Function with all derivatives $\infty$ at $0$.

Question

I was wondering if you could construct a infinitely differentiable function where every derivative is $\infty$ at $0$. I tried some ideas like bump-function but didn't really get anywhere. Does anyone has a idea?

Answer 1

Since infinity is not a number, this needs to be translated into limits to make sense.

Even then, there is an issue either side of $0$: if $f'(x) \to +\infty$ as $x \to 0$, then

• you might not be too surprised to see an example of $f''(x) \to +\infty$ as $x \to 0^-$, since $f'(x)$ must be increasing somewhere just below $0$, and of $f''(x) \to -\infty$ as $x \to 0^+$, since $f'(x)$ must be decreasing somewhere just above $0$;
• you would be surprised to see $f''(x) \to +\infty$ in both cases as $f'(x)$ cannot be increasing when it is already infinite.

If you do not care about the sign of the infinite derivative then you could try something like $$f(x)=x^{1/3}$$ when $x\not =0$ and $f(0)=0$, using real cube roots of negative numbers.

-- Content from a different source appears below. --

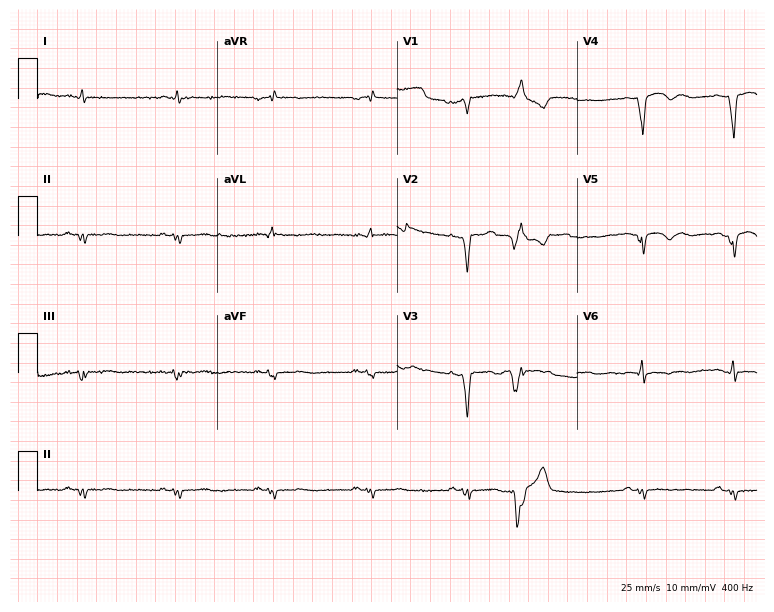
ECG — a 62-year-old male patient. Screened for six findings — first-degree AV block, right bundle branch block (RBBB), left bundle branch block (LBBB), sinus bradycardia, atrial fibrillation (AF), sinus tachycardia — none is recorded. Findings outside these six are not listed.

It has derivatives $$f^{(n)}(x)=\frac{(-1)^{n-1}}{\left(x^{1/3}\right)^{3n-1}}\prod\limits_{k=1}^n \left(k-\frac13\right)$$ with the limit of the absolute $n$th derivative being $$\lim\limits_{x \to 0} \left|f^{(n)}(x)\right|=\infty$$ for any positive integer $n$, and both for all the odd derivatives and for negative $x$ and even derivatives you have $\lim\limits_{x \to 0}f^{(n)}(x)=+\infty$.